抵抗点について

権力のあるところに抵抗がある。にもかかわらず、あるいはむしろそれがゆえ、抵抗は権力に対して外側に位置しない。…権力関係は、無数の多様な抵抗点との関係においてしか存在しない。
 …可能であり、必然的であるかと思えば、起こりそうもなく、自然発生的であり、統御を拒否し、孤独であるかと思えば共謀している、這って進むかと思えば、暴力的、妥協不可能かと思えば、取引に素早い、利害に敏感かと思えば、自己犠牲的である。
 …可動的かつ過渡的な抵抗点は、社会の内部に、移動する断層をつくりだし、統一体を破壊し、再編成を促し、個人そのものに溝をほり、切り刻み、形を作りかえ、そうして個人のなか、その身体と魂の内部に、それ以上は切り詰めることのできない領域を定める。
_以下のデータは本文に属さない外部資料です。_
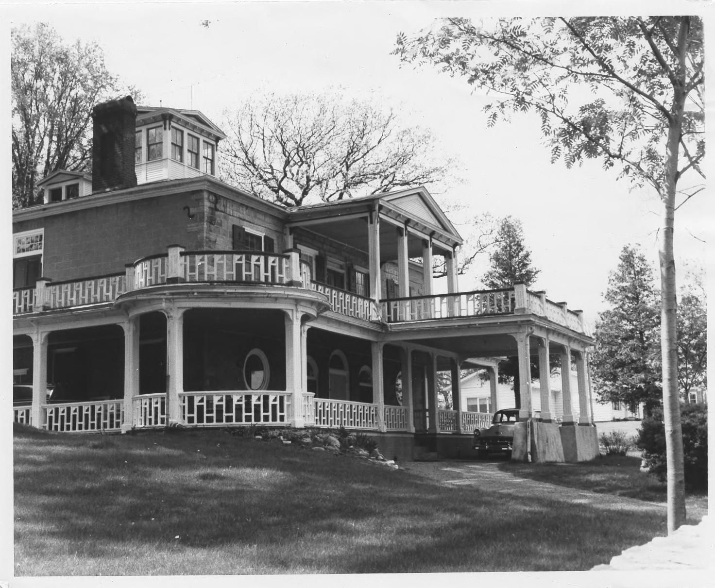 Elkanah Watson House

 …そしておそらく、これら群れをなす抵抗点の戦略的コード化が、革命を可能にするのだ。国家が権力関係の制度的統合のうえになりたっているように。

これらが、フーコーの権力論の根幹であり、いわば原理的に説明したものだ。
 このような考え方によって、長い間政治思想を幻惑してきた「法である主権者」というあのシステムから脱却できるだろう、ともフーコーは述べる。
 ちなみにここでフーコーは、マキャベリを、「君主の権力を力関係という観点から考えた数少ないひとのひとりであった」とも述べている。
 
 このフーコーの「抵抗点」のヴィジョンは、もはやすぐにわかるように、のちにネグリとハートがマルチチュードとして展開するものの基礎をなしている。というか、マルチチュードは、フーコーが述べた抵抗点に対して、あらたに名づけなおしたものである。